You can access data stored on HDFS (Hadoop File System), directly from the
Talend Data Preparation
interface and import it in the form of a dataset.
Procedure
-
In the Datasets view of the Talend Data Preparation homepage,
click the white arrow next to the Add Dataset
button.
-
Select HDFS.
The Add an HDFS dataset form opens.
-
In the Dataset name field, enter the name you want to
give your dataset.
-
In the User name field enter your Linux user name.
This user must have the reading rights on the file that you want to
import.
-
To enable Kerberos authentication, select the Use
Kerberos check box.
-
In the Principal
-
In the Keytab file
field, enter the location of your keytab file.

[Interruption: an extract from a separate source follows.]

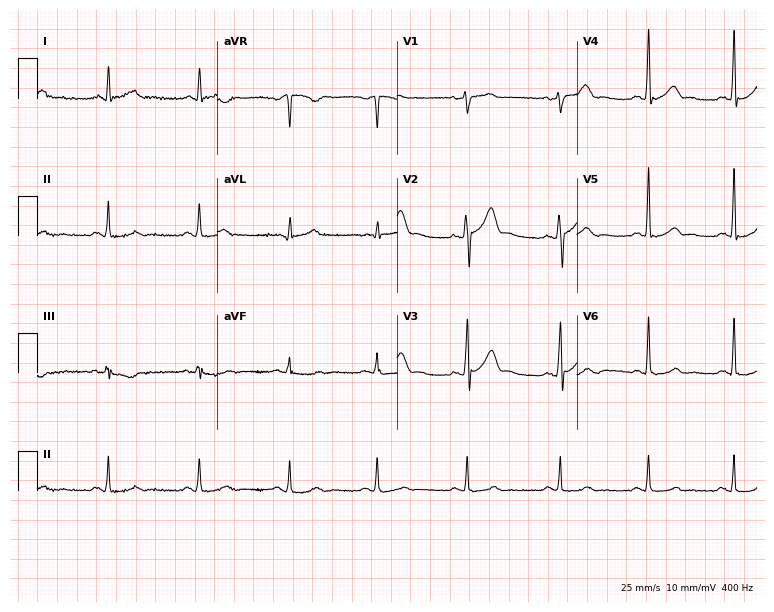
12-lead ECG (7.3-second recording at 400 Hz) from a 66-year-old male patient. Labelled as a normal ECG.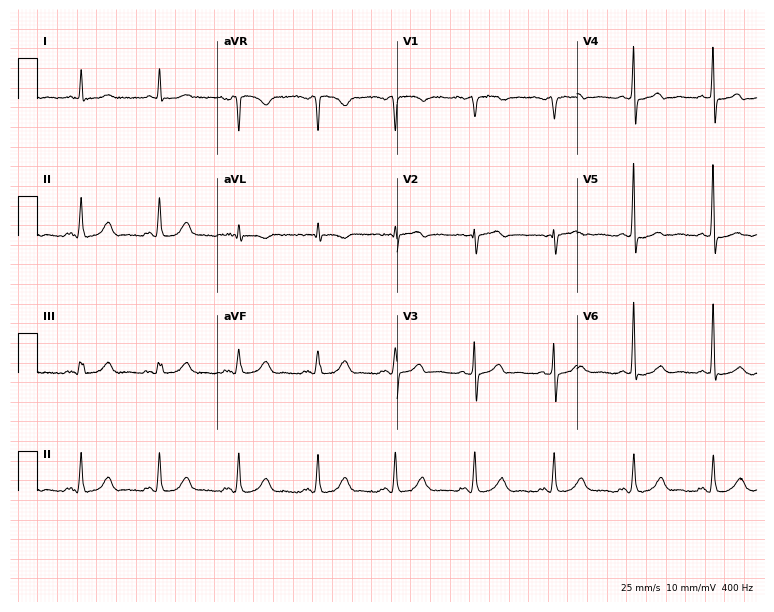
Electrocardiogram (7.3-second recording at 400 Hz), a male patient, 78 years old. Of the six screened findings (first-degree AV block, right bundle branch block, left bundle branch block, sinus bradycardia, atrial fibrillation, sinus tachycardia), none is recorded. Findings outside these six are not listed.

You can manually configure Talend Data Preparation to
display a default value in those fields.
-
In the Format field, select the format that corresponds
to the file that you want to import.
For HDFS files,
Talend Data Preparation supports
CSV,
AVRO and
PARQUET.
Warning:
Talend Data Preparation
does not support the import of PARQUET
files that contain data with the INT96
type. We recommend adjusting your source file if that is the case.
If you choose CSV,
select the record and field delimiter, as well as the text enclosure and
escape character, and the encoding for the file you want to
import.
-
In the Path field, enter the complete URL of your file
in the Hadoop cluster.
-
Click the Add Dataset button.
Results
The data extracted from the cluster directly opens in the grid and you can start
working on your preparation.
The data is still stored in the cluster and doesn't leave it, Talend Data Preparation only
retrieves a sample on-demand.
Your dataset is now available in the Datasets view of the
application home page.